If your victim has 3 servers and 5 PCs than you probably will succeed to hack anything and even use NMAP, but imagine a very large network with presence all over the world, 10k-100k end-points, how much time would it even take you to scan all of these end-points? How accurate would that information be? Very bad results…

So what is the hacker actual current methodologies?

The smartest thing to do which is what actually is being done is going stealthy after centralized point of data like Domain Controllers, SCCM, McAfee EPO, Management systems, Analytics systems and of course Admin PC/servers.

One quick example to emphasize the huge difference is reconnaissance the domain controller:

Every real red-teamer would start with this recon, making it a very good starting point since it’s legitimate and you would gain a really good perspective about computers, users, services, policies, credentials to make your attack stealthy and successful.

Evasion

From an attacker point of view you don’t need to download any malicious files, only use legitimate files, windows API’s and processes which already exist on the victim’s machine such as cmd, dsquery, powershell, wmi, etc…

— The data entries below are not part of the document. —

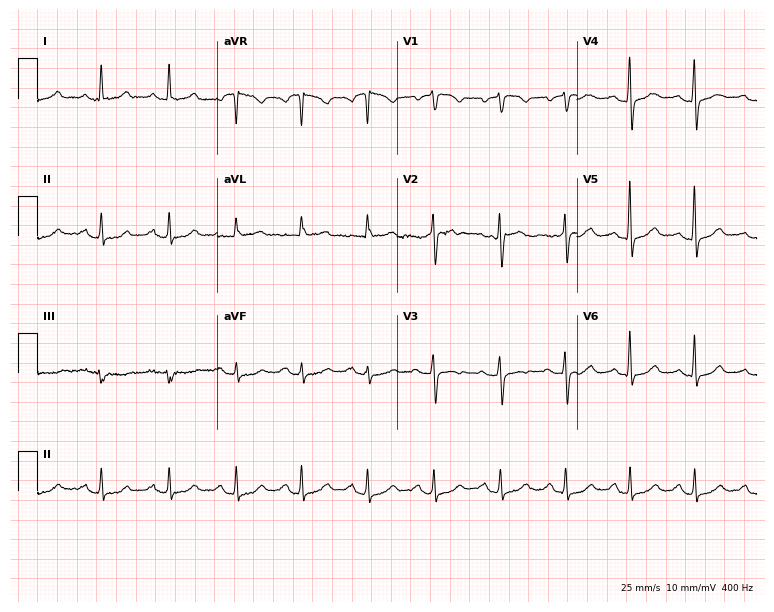
12-lead ECG from a woman, 71 years old. Labelled as a normal ECG.
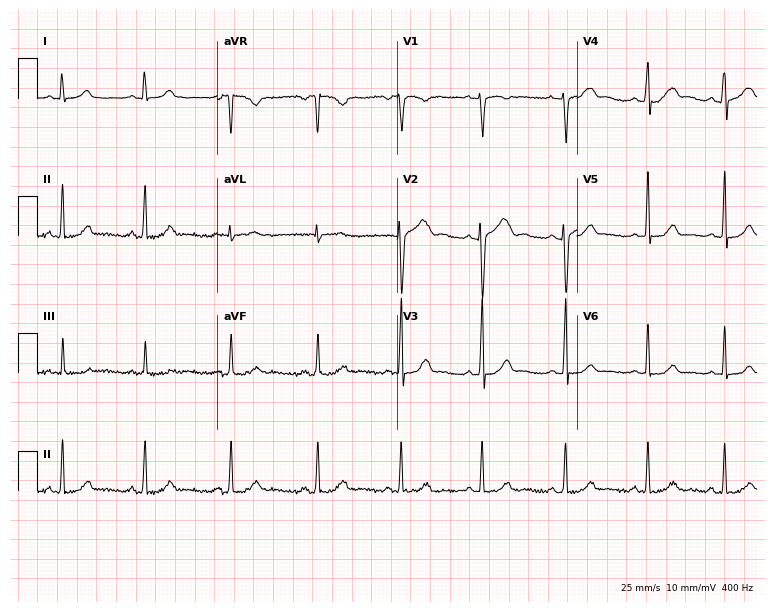
Electrocardiogram, a woman, 22 years old. Overall reading on record: normal ECG.
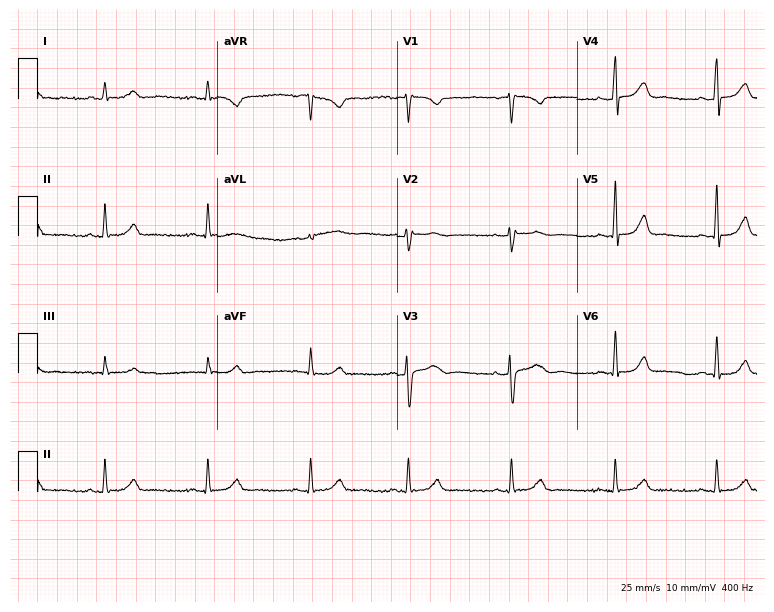
12-lead ECG from a 46-year-old female patient. Recorded interpretation: within normal limits.
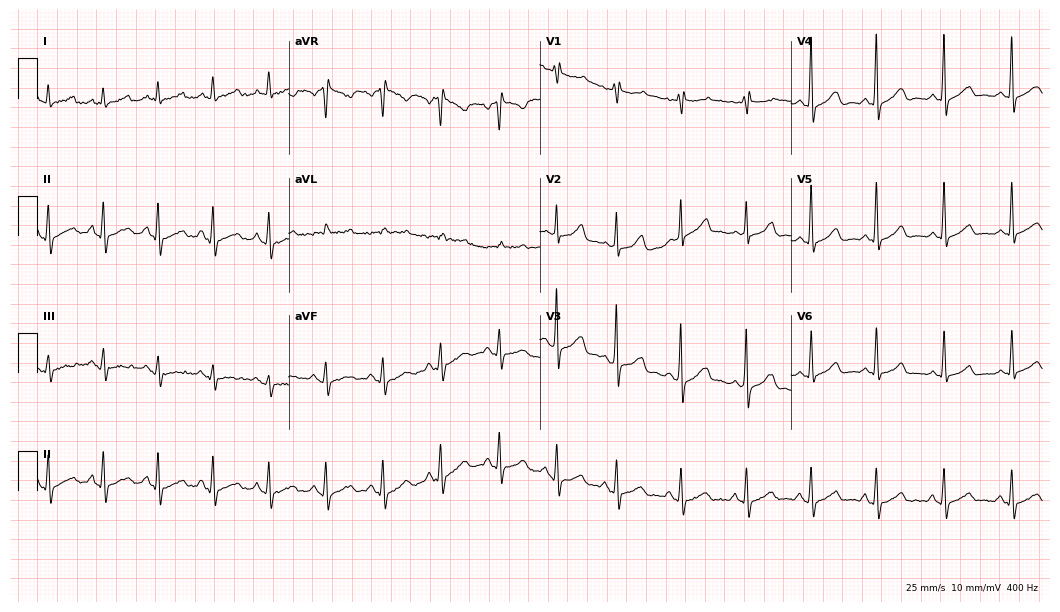
Standard 12-lead ECG recorded from a woman, 45 years old. None of these six findings is recorded: first-degree AV block, right bundle branch block (RBBB), left bundle branch block (LBBB), sinus bradycardia, atrial fibrillation (AF), sinus tachycardia.
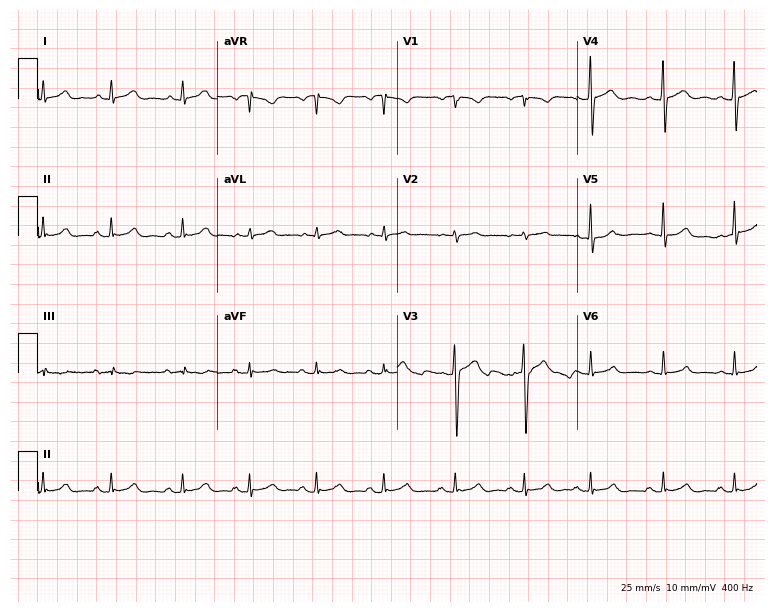
Standard 12-lead ECG recorded from a 20-year-old male (7.3-second recording at 400 Hz). None of these six findings is recorded: first-degree AV block, right bundle branch block (RBBB), left bundle branch block (LBBB), sinus bradycardia, atrial fibrillation (AF), sinus tachycardia. Only these six findings were labelled.
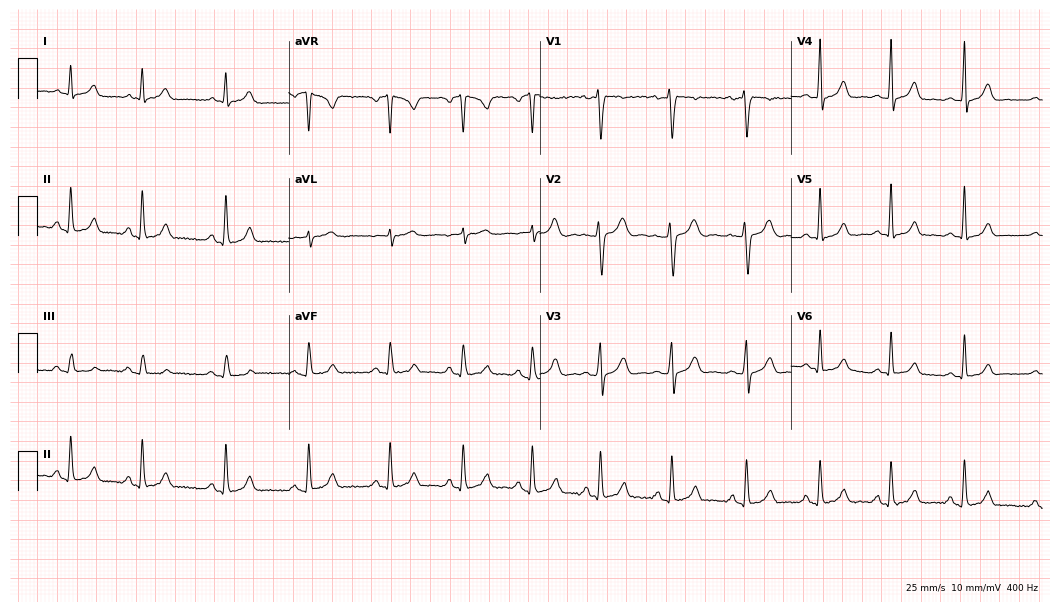
Resting 12-lead electrocardiogram (10.2-second recording at 400 Hz). Patient: a woman, 36 years old. None of these six findings is recorded: first-degree AV block, right bundle branch block, left bundle branch block, sinus bradycardia, atrial fibrillation, sinus tachycardia. Findings outside these six are not listed.
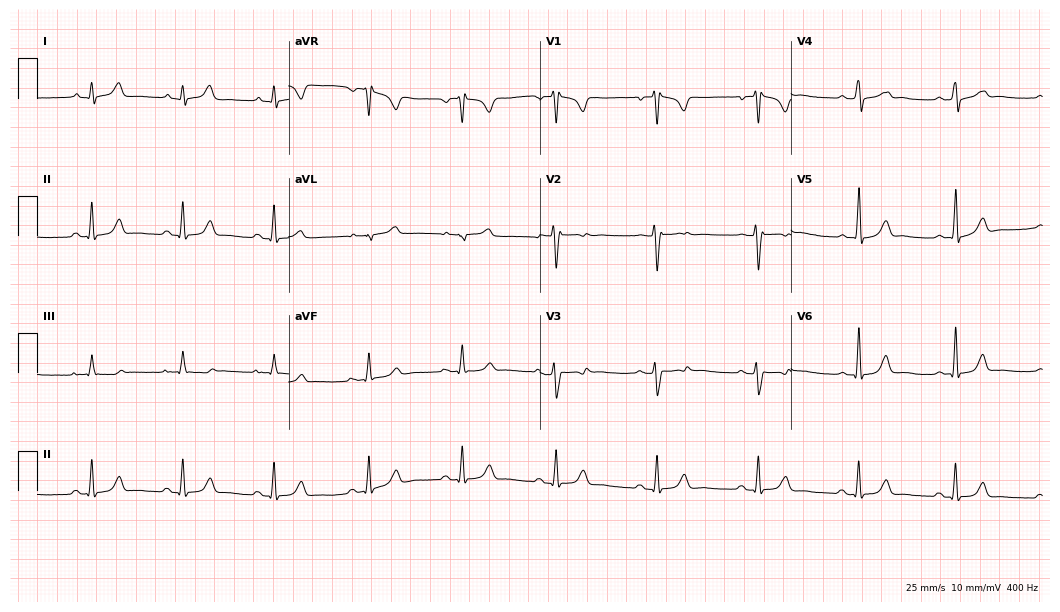
12-lead ECG from a female patient, 24 years old. No first-degree AV block, right bundle branch block (RBBB), left bundle branch block (LBBB), sinus bradycardia, atrial fibrillation (AF) or sinus tachycardia recorded for this tracing. Findings outside these six are not listed.
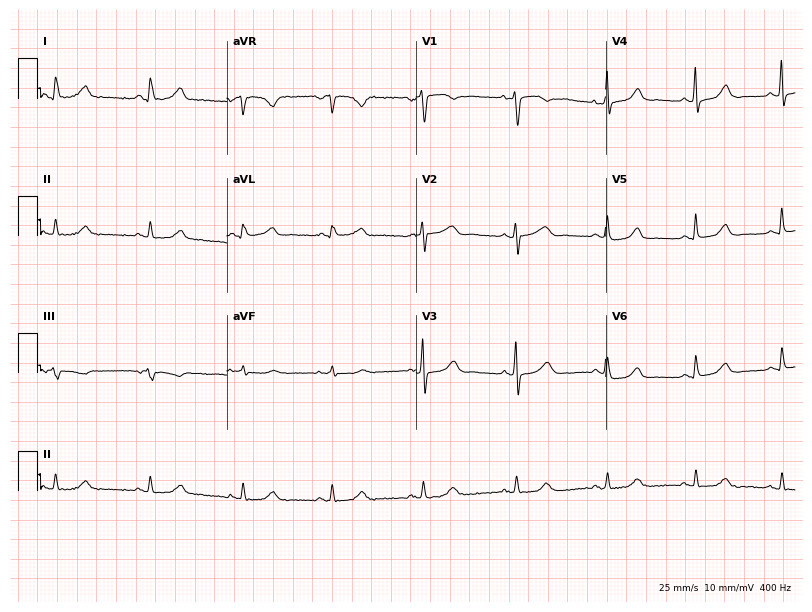
12-lead ECG from a woman, 47 years old. Screened for six findings — first-degree AV block, right bundle branch block (RBBB), left bundle branch block (LBBB), sinus bradycardia, atrial fibrillation (AF), sinus tachycardia — none is recorded. Findings outside these six are not listed.

a. Net group “domain computers” /domain
b. dsquery computer -limit 0
c. Spn scanning — https://adsecurity.org/?p=1508

Accuracy

These centralized points of data are the core of the organization, they must be accurate so that the network assets and services will actually work.

Scalability

Unlike NMAP, I don’t really need to check all the end-points in the organization, I just need to recon these focal points, which is legitimate and it doesn’t make any noise or huge traffic in the network.

So how to detect Port Scanning in 50 dollars?

If you are still not convinced and think that port scanning is your biggest threat, here are few simple steps how to configure your linux vm for such purpose:

Step 1

Install ubuntu linux server on one of your internal vm’s(you can even use raspberry device with debian)

Step 2

Install some services like apache, mysql, smb:

sudo apt-get install apache2 mysql-server samba

Step 3

Install Suricata:

http://pastebin.com/raw/8xkqireU

Configure suricata.yaml with your internal IP addresses:

sudo vi /etc/suricata/suricata.yaml

And activate Suricata:

sudo suricata -c /etc/suricata/suricata.yaml -i eth0

Step 4

watch it burn:

sudo tail -f /var/log/suricata/fast.log

Some last words

I’m not saying getting into hacker’s mindset is easy, it takes years to have the knowledge and develop the ability to protect your company, however it’s really frustrated when I see security professionals who are not working hard to acquire the necessary knowledge, this is your job for god sake, stop chasing after non-useful certifications and read everything you can, train yourself and your team with real live scenarios and attacks to be a better professional.